You can test multiple genetic exposures simultaneously:

[6]:
# Get all available genes
all_genes = list(gen_df.columns)

# Run analysis for each gene with age/sex adjustment
# DifferencesTester.run() takes a single exposure at a time
coef_tables = []
for gene in all_genes:
    _, coef = tester.run(
        data=full_df,
        exposure=gene,
        models={'Adjusted': 'age;sex'},
        test_dict=test_dict,
        cov=cov_df,
        id_column='id',
        survival_time_map=survival_time_map
    )
    coef_tables.append(coef)

coef_table_all = pd.concat(coef_tables, ignore_index=True)

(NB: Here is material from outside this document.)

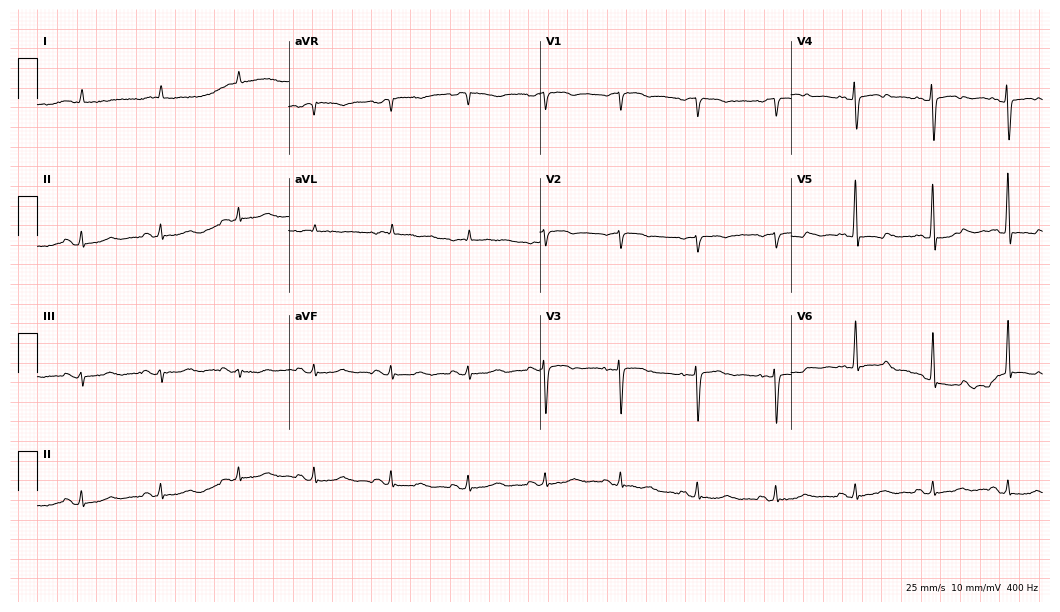
12-lead ECG from a woman, 81 years old (10.2-second recording at 400 Hz). No first-degree AV block, right bundle branch block, left bundle branch block, sinus bradycardia, atrial fibrillation or sinus tachycardia recorded for this tracing.
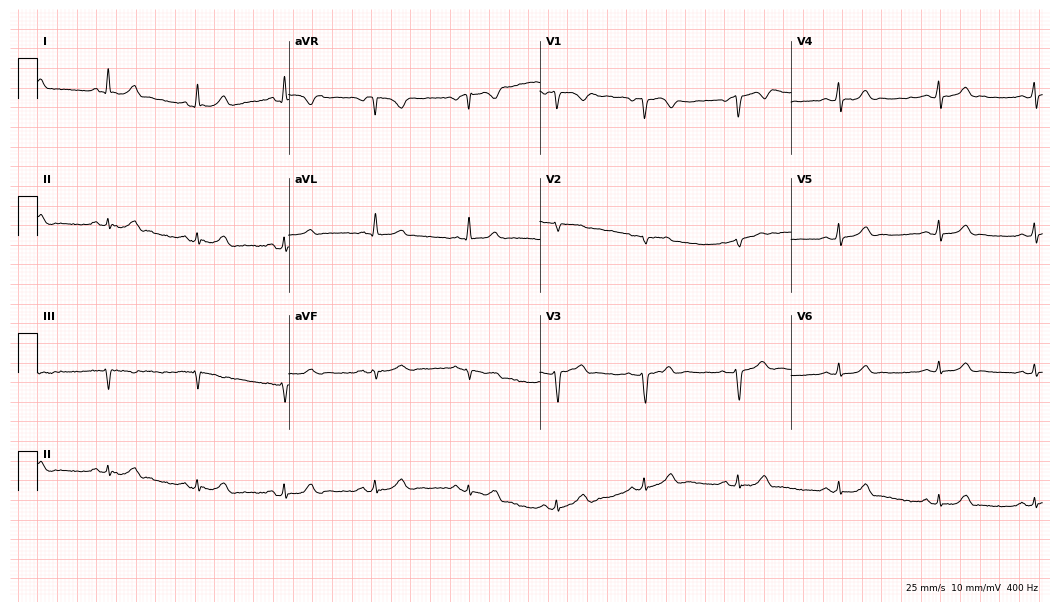
Electrocardiogram (10.2-second recording at 400 Hz), a female patient, 34 years old. Overall reading on record: normal ECG.

# Show only gene-level results (not covariate coefficients)
coef_table_all[coef_table_all['Exposure'].isin(all_genes)]
[6]:
Model Model name Stratification name Variable Exposure Cases Samples Exposed Non-exposed Point Estimates Standard Error Test statistic P-values Formatted Formatted (exp)
0 Cox-PH Adjusted NaN cvd_event PCSK9 133 425 28 397 0.031146 0.339110 NaN 0.926821 0.03 (-0.63; 0.70) 1.03 (0.53; 2.01)
3 Cox-PH Adjusted NaN cvd_event ANGPTL3 133 425 15 410 -0.696982 0.592864 NaN 0.239747 -0.70 (-1.86; 0.47) 0.50 (0.16; 1.59)
6 Cox-PH Adjusted NaN cvd_event HMGCR 133 425 27 398 -0.107793 0.349959 NaN 0.758071 -0.11 (-0.79; 0.58) 0.90 (0.45; 1.78)
9 Cox-PH Adjusted NaN cvd_event NPC1L1 133 425 41 384 0.149359 0.316789 NaN 0.637300 0.15 (-0.47; 0.77) 1.16 (0.62; 2.16)
12 Cox-PH Adjusted NaN cvd_event CETP 133 425 17 408 -1.277074 0.725259 NaN 0.078263 -1.28 (-2.70; 0.14) 0.28 (0.07; 1.16)
15 Cox-PH Adjusted NaN cvd_event PPARA 133 425 23 402 0.364442 0.346378 NaN 0.292730 0.36 (-0.31; 1.04) 1.44 (0.73; 2.84)

Using Configuration Files

For production analyses, use configuration files instead of notebooks. Here’s a complete example:

# survival_analysis.cnf

[ExpInput]
carriers    /path/to/extracted_carriers.tsv.gz

[PhenoInput]
phenotypes  /path/to/phenotypes.tsv
covariates  /path/to/covariates.tsv

[SurvTests]
death;follow_up_years   Cox-PH
cvd_event;time_to_cvd   Cox-PH
cancer;age_at_diagnosis Cox-PH

[Covs]
Unadjusted  None
Age_Sex age;sex
Full    age;sex;bmi;smoking;PC1;PC2;PC3;PC4

[Options]
extract_variants    False
association_analysis    True
id_column   IID
output_path /results/survival

In the configuration file, the [SurvTests] section uses the format:

  • Format: event_column;time_column<tab>test_name

  • Note the semicolon (;) separator between event and time columns

  • The configuration parser automatically creates the survival_time_map from this syntax

Then run:

python marvel/main.py survival_analysis.cnf -v

Results will be saved to compressed TSV files with hazard ratios and confidence intervals.